Review: 1001 Spikes (Wii U eShop)

All your spike are belong to us

Between the broken English text, 8-bit sprites and brutal, unforgiving difficulty, it's easy to think of the Nicalis-published 1001 Spikes as a long-forgotten NES gem. While certainly not for everyone, it's a rich, rewarding (and punishing) addition to the Wii U eShop library. This modern-retro platformer is certainly a gem, but a few quirks make it more of a diamond in the rough.

1001 Spikes is a supremely difficult puzzle platformer in which players initially play as Aban Hawkins, an Indiana Jones-like spelunker with a chip on his shoulder; he can shoot arrows, push blocks, and perform a low jump and high jump. Unfortunately, these abilities just barely equip Aban for his journey into the Ukampa Temple, which is filled to the brim with deathtraps and hazards that will kill him with just one hit. While players will die in 1001 Spikes — and they will die often — they are given 1001 lives to start the game with, and more can be earned throughout the game.

The objective of each level is deceptively simple: grab the key, make it to the exit and breathe a sigh of relief; each stage has an optional golden skull to collect which grants an extra life. Collecting enough skulls will unlock new outfits, new characters and even new game modes. While reaching each golden skull adds significantly to the already-painful difficulty level, it's hard not to get excited when a message flashes that a new game mode has been unlocked, or that a familiar face is now playable. Early on, we were able to unlock CommanderVideo of the BIT.TRIP series, and were delighted to find that when playing as him the music changed to the signature chiptunes of that franchise, getting more lively with each success. Grabbing the golden skull and the key unleashed the rainbow that fans loved in BIT.TRIP Runner, which was a great surprise.

The gameplay is taken to a whole other level when playing the story mode with local co-op. It's great fun trying to coordinate getting through a level, and since each character has their own unique ability, players will find themselves naturally teaming up on strategies. Each unlocked character does have to start the story mode from the beginning, however, and this can be a bit of a pain for those who just want to switch off from one character to another.

1001 Spikes' level design is both cruel and fantastic. It takes a lot of patience and trial and error to get through each level, but there is always a solution. The two different jumps are very important, with certain obstacles timed to work with one over the other. As for Aban's weapon, the arrows are not so useful for killing enemies (most of which can be avoided), but are extremely important for deflecting oncoming projectiles. Mastering the controls and skills in 1001 Spikes will make the game much more satisfying and fun — but not much less challenging.

In addition to the story mode, there are three extra modes that can be played solo or in multiplayer.

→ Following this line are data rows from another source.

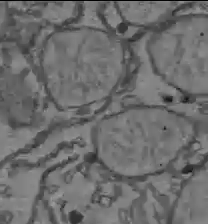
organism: C57BL Mouse
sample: Liver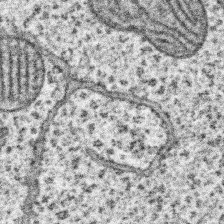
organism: Human
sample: HeLa cells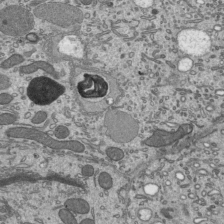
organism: Mouse
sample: Mouse epididymis efferent ductule cilia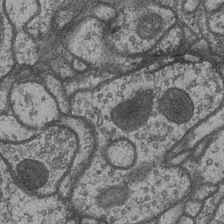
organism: Drosophila
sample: Optic medulla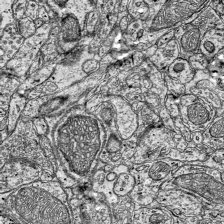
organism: Mouse
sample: Visual Cortex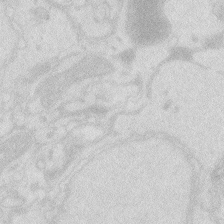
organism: Zebrafish
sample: Macrophage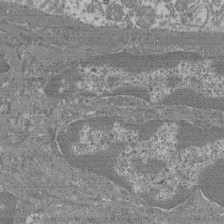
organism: Mouse
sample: Glomerulus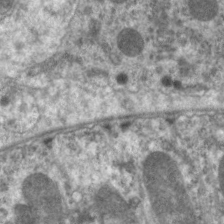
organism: C. elegans
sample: Pharynx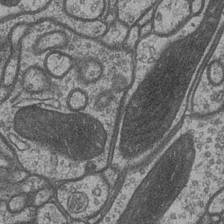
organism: Drosophila
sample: Optic medulla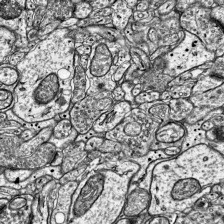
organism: Mouse
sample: Visual Cortex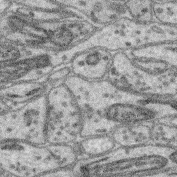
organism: Mouse
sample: Retina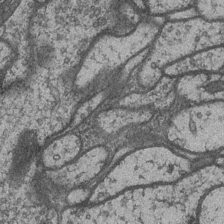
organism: Drosophila
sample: Optic medulla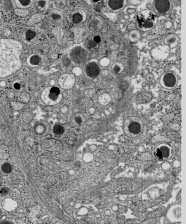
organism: C57BL Mouse
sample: Pancreatic islet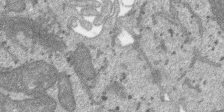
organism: Human
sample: Lung epithelial cells infected with SARS-CoV-2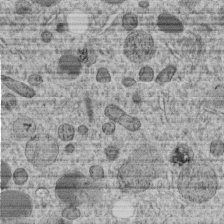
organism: C. elegans
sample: C. elegans embryo early stage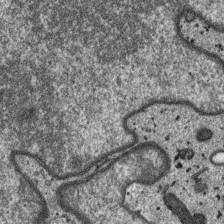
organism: Human
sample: Lung epithelial cells infected with SARS-CoV-2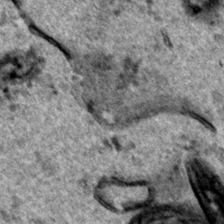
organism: Human
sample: Mitochondria in HCT116 cells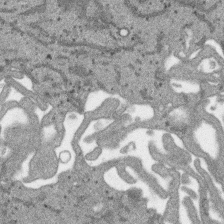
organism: Human
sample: Lung epithelial cells infected with SARS-CoV-2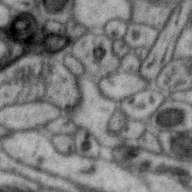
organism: Zebra finch
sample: Brain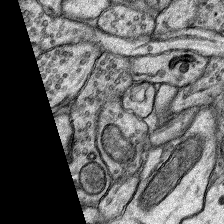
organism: Rat
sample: Hippocampus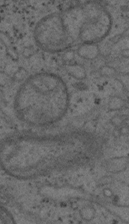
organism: Human
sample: HeLa cells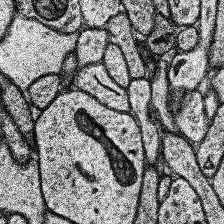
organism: Human
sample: Temporal Lobe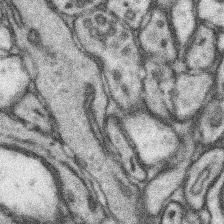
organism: Mouse
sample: Somatosensory cortex neuropil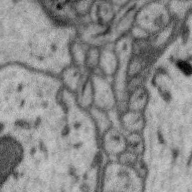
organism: Zebra finch
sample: Brain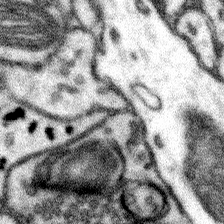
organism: Mouse
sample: Somatosensory cortex neuropil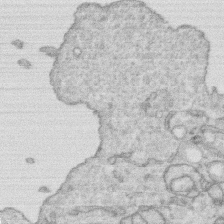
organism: Human
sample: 1205lu cells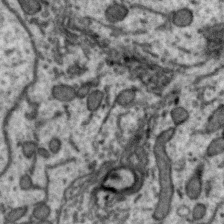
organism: Zebra finch
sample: Brain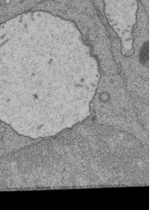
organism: Human
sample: Retinal organoid Rod and Cone cells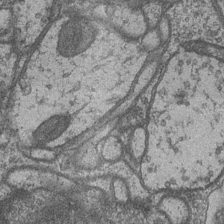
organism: Drosophila
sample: Optic medulla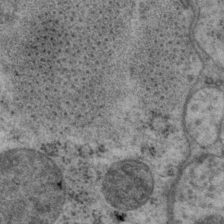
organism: P. pacificus
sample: Pharynx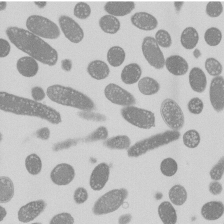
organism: E. coli
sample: Bacterial nucleoid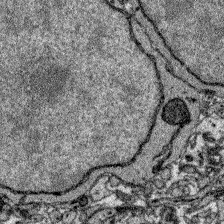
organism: Zebrafish
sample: Larval olfactory bulb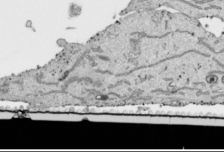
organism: Human
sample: Mitochondria in HCT116 cells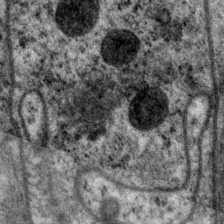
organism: P. pacificus
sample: Pharynx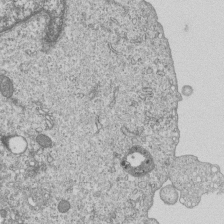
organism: Human
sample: MDA-MB-231 cells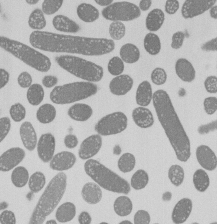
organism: E. coli
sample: Bacterial nucleoid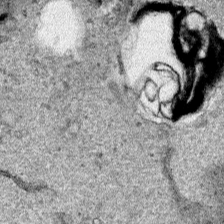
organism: Human
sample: Mitochondria in HCT116 cells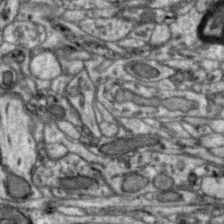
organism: Zebra finch
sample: Brain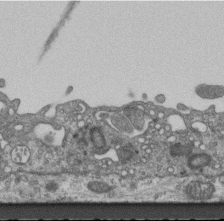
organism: Mouse
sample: Centriole in ependymal cells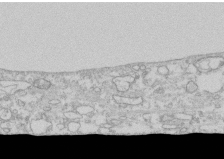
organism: Human
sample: CRL-1474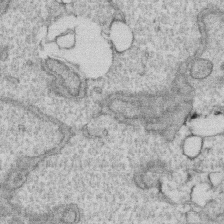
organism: Human
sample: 1205lu cells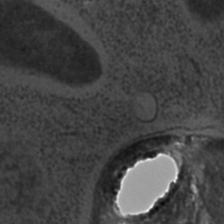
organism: C. elegans
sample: C. elegans embryo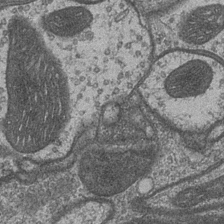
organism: Drosophila
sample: Optic medulla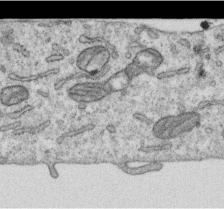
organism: Human
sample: Centriole in RPE cells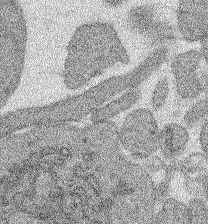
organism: Human
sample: HeLa cells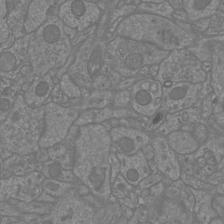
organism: Mouse
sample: Cortical neurons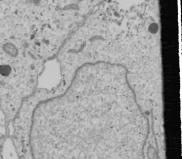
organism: Human
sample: Mitochondria in U2OS cells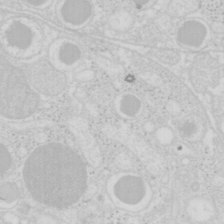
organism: Mouse
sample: Pancreas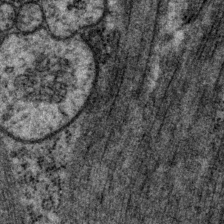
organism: P. pacificus
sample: Pharynx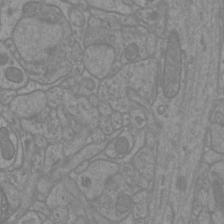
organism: Mouse
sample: Cortical neurons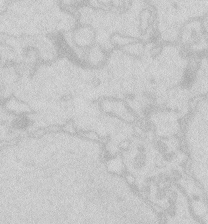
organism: Zebrafish
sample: Macrophage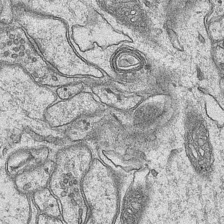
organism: Mouse
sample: CA1 Hippocampus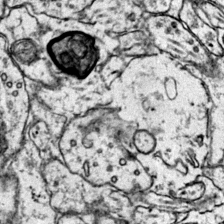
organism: Mouse
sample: Primary visual cortex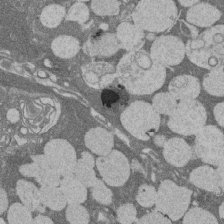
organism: Rat
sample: Salivary granule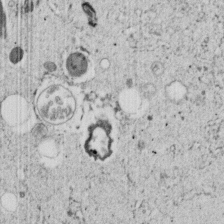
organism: C. elegans
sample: C. elegans embryo early stage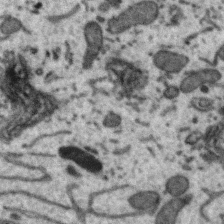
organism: Zebra finch
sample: Brain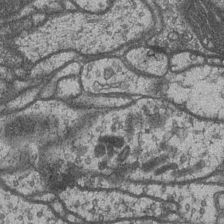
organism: Drosophila
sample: Optic medulla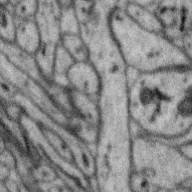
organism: Zebra finch
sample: Brain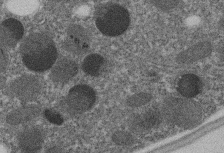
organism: C. elegans
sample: C. elegans embryo early stage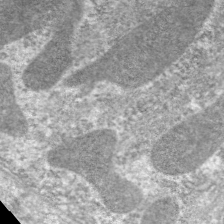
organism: C. elegans
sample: Pharynx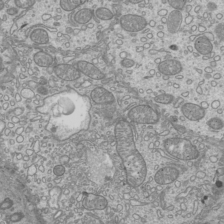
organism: Mouse
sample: Cilia; mouse epididymis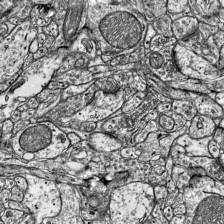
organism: Mouse
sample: Visual Cortex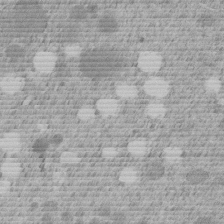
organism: C. elegans
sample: C. elegans embryo early stage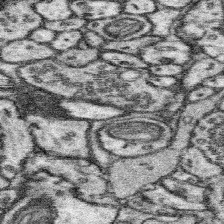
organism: Mouse
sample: Somatosensory cortex neuropil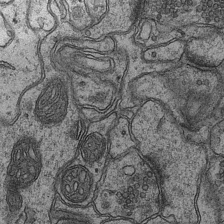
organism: Mouse
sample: CA1 Hippocampus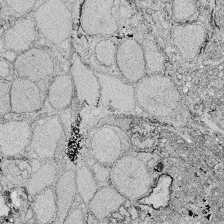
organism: Zebrafish
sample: Whole-Brain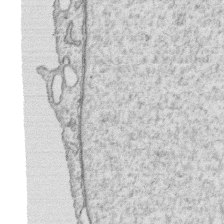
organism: Human
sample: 1205lu cells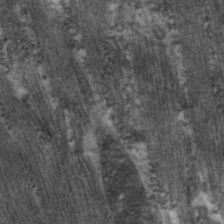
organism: C. elegans
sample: Pharynx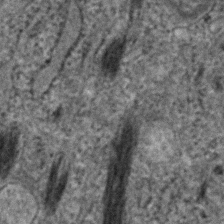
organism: Human
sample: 1205lu cells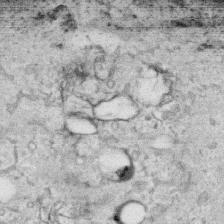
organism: Human
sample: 1205lu cells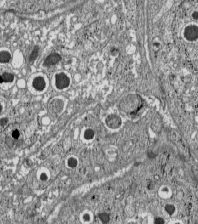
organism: C57BL Mouse
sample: Pancreatic islet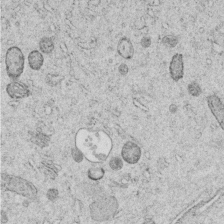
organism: C. elegans
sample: C. elegans embryo early stage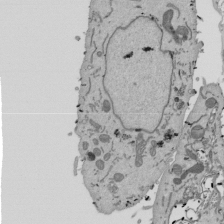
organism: Mouse
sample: ED-1 cell nuclei; centrioles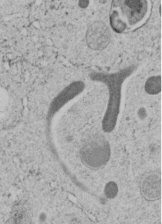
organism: C. elegans
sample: C. elegans embryo early stage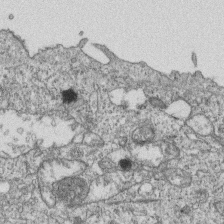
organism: Human
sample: HeLa cell HIV synapse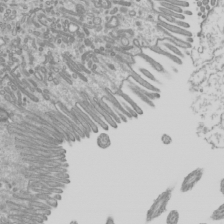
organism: Mouse
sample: Cilia; mouse epididymis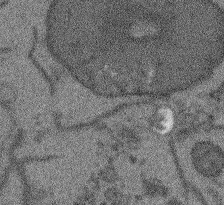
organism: Arabidopsis thaliana
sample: Root tip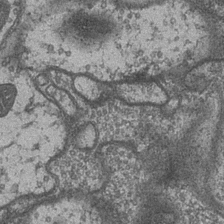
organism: Drosophila
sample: Optic medulla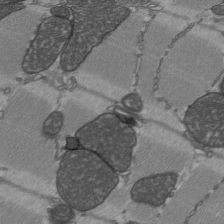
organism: C57BL Mouse
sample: Heart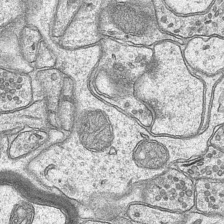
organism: Mouse
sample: CA1 Hippocampus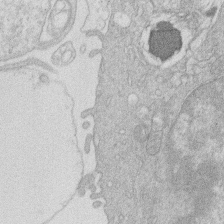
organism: Human
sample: Macrophage cells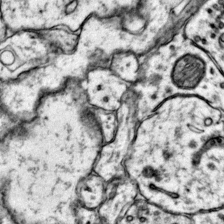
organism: Mouse
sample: Primary visual cortex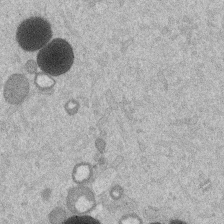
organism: Mouse
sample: Dividing mouse embryo 1 cell stage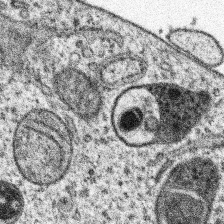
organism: Human
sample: HeLa cells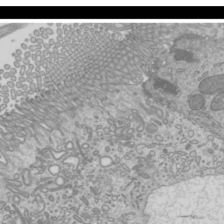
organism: Mouse
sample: Cilia; mouse epididymis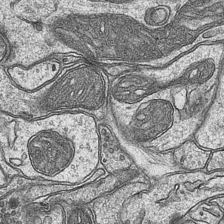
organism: Mouse
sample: CA1 Hippocampus

Tower of Nanaar is a vertical scrolling adventure in which each character is given 9 lives and must traverse the stages to get to the top, collecting gold along the way. Lost Levels is basically an extension of the story mode, with even more challenging levels and less lives. Golden Vase is a more conventional multiplayer game (though it can still be played solo) in which players compete against each other to win the most gold. There are unlimited lives during each timed round, and it's frantic fun if not a little simplistic. Coins collected in these modes can be spent on unlocking new skins and costumes.

The visual and sound design in 1001 Spikes is phenomenal. The 8-bit style oozes personality, and the opening cut-scenes are excellent, recalling early games like Ninja Gaiden. Each game mode has its own story and introductory cut-scene, which adds to the fascinating world that Aban inhabits. For an often-silly homage to the days of poor translations and stories, the characters are surprisingly compelling. The one significant flaw in the presentation is the lack of off-TV play. The GamePad screen is used to show what level the player has reached, which is pointless. With most Wii U titles sporting off-TV play, there's really no excuse for this omission, especially since the GamePad isn't being used for another gameplay mechanic.


The frustrating lack of off-TV play aside, 1001 Spikes is a spirited, fun title that exemplifies the creative indie spirit that is permeating the eShop. With tons of unlockables, several distinct game modes and a charming presentation, 1001 Spikes is highly recommended. Just be sure to do some yoga and go to your zen place — you don't want to rage-quit your GamePad at the television after that 800th death.